A bit of orchestration, at first, might be necessary.  Creating natural venues to have a conversation can be staged, first (especially around food!).   Later, more natural and impromptu opportunities occur as colleagues and coworkers and chiefs get to know each other. 

After all, it started with the Old and the New Testament:  Breaking bread is about the food and the fellowship. 

THE ART OF TALK

These days, conversation just might be the 2013 version of texting. 

Then, again, a second talk trend seems to contradict that. 

One positive we’ve noticed, personally and in the media:  Encouraging, even engaging all around the table in hearty dialogue during mealtimes. “The family that converses together, stays together” is how the adage might play out. And families and couples, from the Obamas to, yes, Joe the Plumber and his peers, tune up the conversations at dinner.  Some focus on more meaty subjects, like politics and the state of the green world.  Others, simply on sharing the day’s events.  There’s no right or wrong way, say proponents, to talk.  Just do it.  Minus the television, cell phones, video games, and other tech distractions.

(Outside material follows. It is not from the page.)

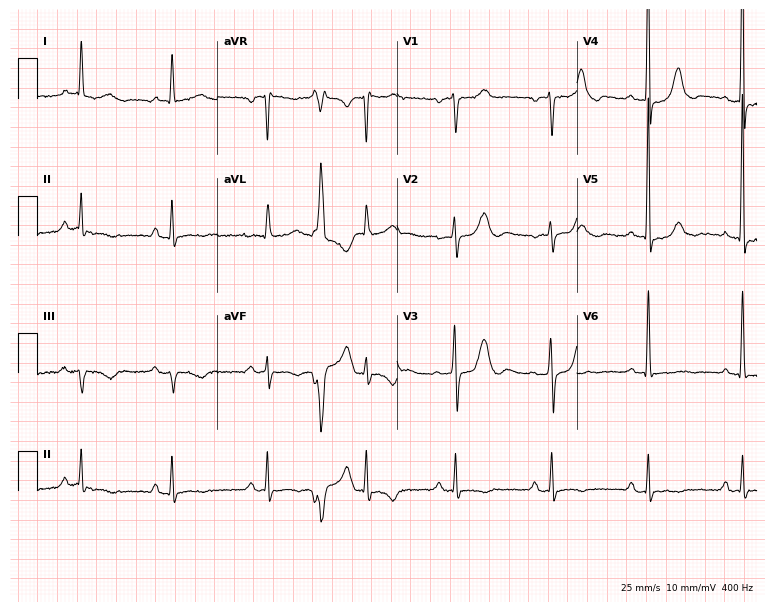
12-lead ECG from a 78-year-old woman. No first-degree AV block, right bundle branch block, left bundle branch block, sinus bradycardia, atrial fibrillation or sinus tachycardia recorded for this tracing. Only these six findings were labelled.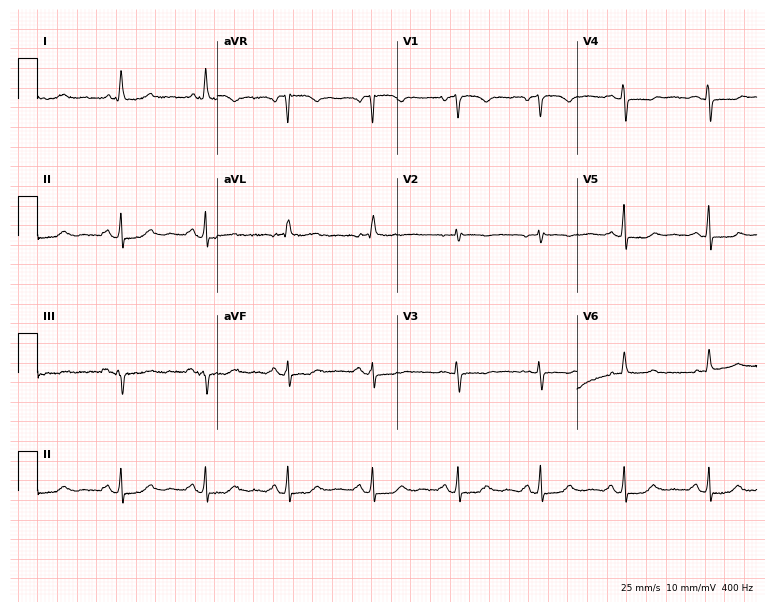
12-lead ECG from a female patient, 65 years old. Screened for six findings — first-degree AV block, right bundle branch block, left bundle branch block, sinus bradycardia, atrial fibrillation, sinus tachycardia — none is recorded.

Trend two:  Casual restaurants (Applebee’s, Chili’s, even P.F. Chang) are installing mini-screens at the tabletop, offering diners the options to order, play games, and pay.  And not communicate.  Quite a few of these pilots claim great success in driving more frequent table turns, increasing dessert orders, and helping determine if the kiosks will become more permanent profit centers.  Parent reactions are mixed; waiters, even more so.  In this not-so-giving economy, we get it:  It’s time to continue seeking additional sources of revenue. 

We as proponents of the art of talk aren’t thrilled with the advent of diningIT.  There are good and valid reasons for eating outside the home, whether it’s a choice of more Top Chef-like menus (sorry, Mom!) or simply a relaxing escape from daily cooking.  Inserting technology into the experience negates personalized service offered by wait-persons and eager-to-serve counter people and, most important, limits our human interactions.

We know it’s hard enough to get managers and employees to talk casually and meaningfully with each other about work that matters.  So advocating that anyone adopt another tech-y habit is akin to endorsing “no talk zones” … everywhere.  Or is it enough to endorse the art of dialogue, as does Robert Louis Stevenson?  “Talk is by far the most accessible of pleasures. It costs nothing in money, it is all profit, it completes our education, founds and fosters our friendships, and can be enjoyed at any age and in almost any state of health”?